Author:Murphy | View: 27809 | Time: 2025-03-22 22:43:20

We'll use the EU AI act as the data corpus for our embedding model comparison. Image by Dall-E 3.

OpenAI recently released their new generation of embedding models, called embedding v3, which they describe as their most performant embedding models, with higher multilingual performances. The models come in two classes: a smaller one called text-embedding-3-small, and a larger and more powerful one called text-embedding-3-large.

Very little information was disclosed concerning the way these models were designed and trained. As their previous embedding model release (December 2022 with the ada-002 model class), OpenAI again chooses a closed-source approach where the models may only be accessed through a paid API.

But are the performances so good that they make it worth paying?

The motivation for this post is to empirically compare the performances of these new models with their open-source counterparts. We'll rely on a data retrieval workflow, where the most relevant documents in a corpus have to be found given a user query.

Our corpus will be the European AI Act, which is currently in its final stages of validation. An interesting characteristic of this corpus, besides being the first-ever legal framework on AI worldwide, is its availability in 24 languages. This makes it possible to compare the accuracy of data retrieval across different families of languages.

The post will go through the two main following steps:

Generate a custom synthetic question/answer dataset from a multilingual text corpus
Compare the accuracy of OpenAI and state-of-the-art open-source embedding models on this custom dataset.

The code and data to reproduce the results presented in this post are made available in this Github repository. Note that the EU AI Act is used as an example, and the methodology followed in this post can be adapted to other data corpus.

Generate a custom Q/A dataset

Let us first start by generating a dataset of questions and answers (Q/A) on custom data, which will be used to assess the performance of different embedding models. The benefits of generating a custom Q/A dataset are twofold. First, it avoids biases by ensuring that the dataset has not been part of the training of an embedding model, which may happen on reference benchmarks such as MTEB. Second, it allows to tailor the assessment to a specific corpus of data, which can be relevant in the case of retrieval augmented applications (RAG) for example.

We will follow the simple process suggested by Llama Index in their documentation. The corpus is first split into a set of chunks. Then, for each chunk, a set of synthetic questions are generated by means of a large language model (LLM), such that the answer lies in the corresponding chunk. The process is illustrated below:

Generating a question/answer dataset for your data, methodology from Llama Index

Implementing this strategy is straightforward with a data framework for LLM such as Llama Index. The loading of the corpus and splitting of text can be conveniently carried out using high-level functions, as illustrated with the following code.

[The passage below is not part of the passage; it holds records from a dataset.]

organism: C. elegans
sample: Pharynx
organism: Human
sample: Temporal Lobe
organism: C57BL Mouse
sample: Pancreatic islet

from llama_index.readers.web import SimpleWebPageReader
from llama_index.core.node_parser import SentenceSplitter

language = "EN"
url_doc = "https://eur-lex.europa.eu/legal-content/"+language+"/TXT/HTML/?uri=CELEX:52021PC0206"

documents = SimpleWebPageReader(html_to_text=True).load_data([url_doc])

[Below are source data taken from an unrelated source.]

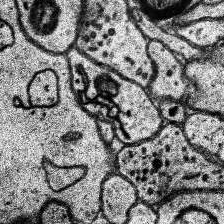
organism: Human
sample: Temporal Lobe
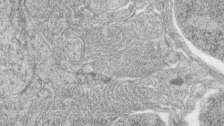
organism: Zebrafish
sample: synaptic ribbons in rod cells and cone cells
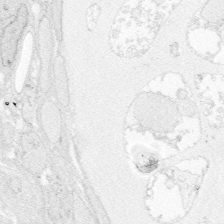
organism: Zebrafish
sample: Whole-Brain
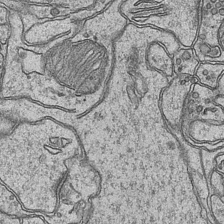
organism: Mouse
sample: CA1 Hippocampus
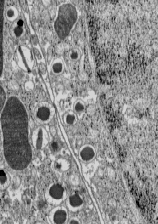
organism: C57BL Mouse
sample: Pancreatic islet

parser = SentenceSplitter(chunk_size=1000)
nodes = parser.get_nodes_from_documents(documents, show_progress=True)

In this example, the corpus is the EU AI Act in English, taken directly from the Web using this official URL. We use the draft version from April 2021, as the final version is not yet available for all European languages. In this version, English language can be replaced in the URL by any of the 23 other EU official languages to retrieve the text in a different language (BG for Bulgarian, ES for Spanish, CS for Czech, and so forth).

Download links to the EU AI Act for the 24 official EU languages (from EU official website)

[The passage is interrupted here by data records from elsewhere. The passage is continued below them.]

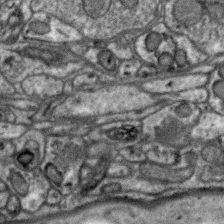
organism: Zebra finch
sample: Brain
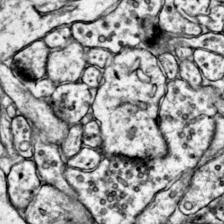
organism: Mouse
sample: Primary visual cortex
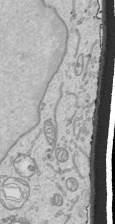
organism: Human
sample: Mitochondria in HCT116 cells
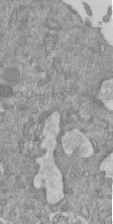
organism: Mouse
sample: ED-1 cell nuclei; centrioles
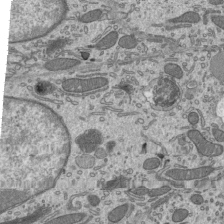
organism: Mouse
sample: Mouse epididymis efferent ductule cilia
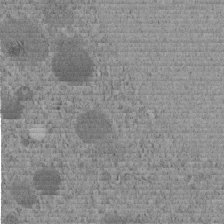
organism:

We use the SentenceSplitter object to split the document in chunks of 1000 tokens. For English, this results in about 100 chunks.

Each chunk is then provided as context to the following prompt (the default prompt suggested in the Llama Index library):

prompts={}
prompts["EN"] = """
Context information is below.

---------------------
{context_str}
---------------------

Given the context information and not prior knowledge, generate only questions based on the below query.

You are a Teacher/ Professor. Your task is to setup {num_questions_per_chunk} questions for an upcoming quiz/examination.
The questions should be diverse in nature across the document. Restrict the questions to the context information provided."
"""

The prompt aims at generating questions about the document chunk, as if a teacher were preparing an upcoming quiz. The number of questions to generate for each chunk is passed as the parameter ‘num_questions_per_chunk', which we set to two. Questions can then be generated by calling the generate_qa_embedding_pairs from the Llama Index library:

from llama_index.llms import OpenAI
from llama_index.legacy.finetuning import generate_qa_embedding_pairs

qa_dataset = generate_qa_embedding_pairs(
    llm=OpenAI(model="gpt-3.5-turbo-0125",additional_kwargs={'seed':42}),
    nodes=nodes,
    qa_generate_prompt_tmpl = prompts[language],
    num_questions_per_chunk=2
)

We rely for this task on the GPT-3.5-turbo-0125 mode from OpenAI, which is according to OpenAI the flagship model of this family, supporting a 16K context window and optimized for dialog (https://platform.openai.com/docs/models/gpt-3-5-turbo).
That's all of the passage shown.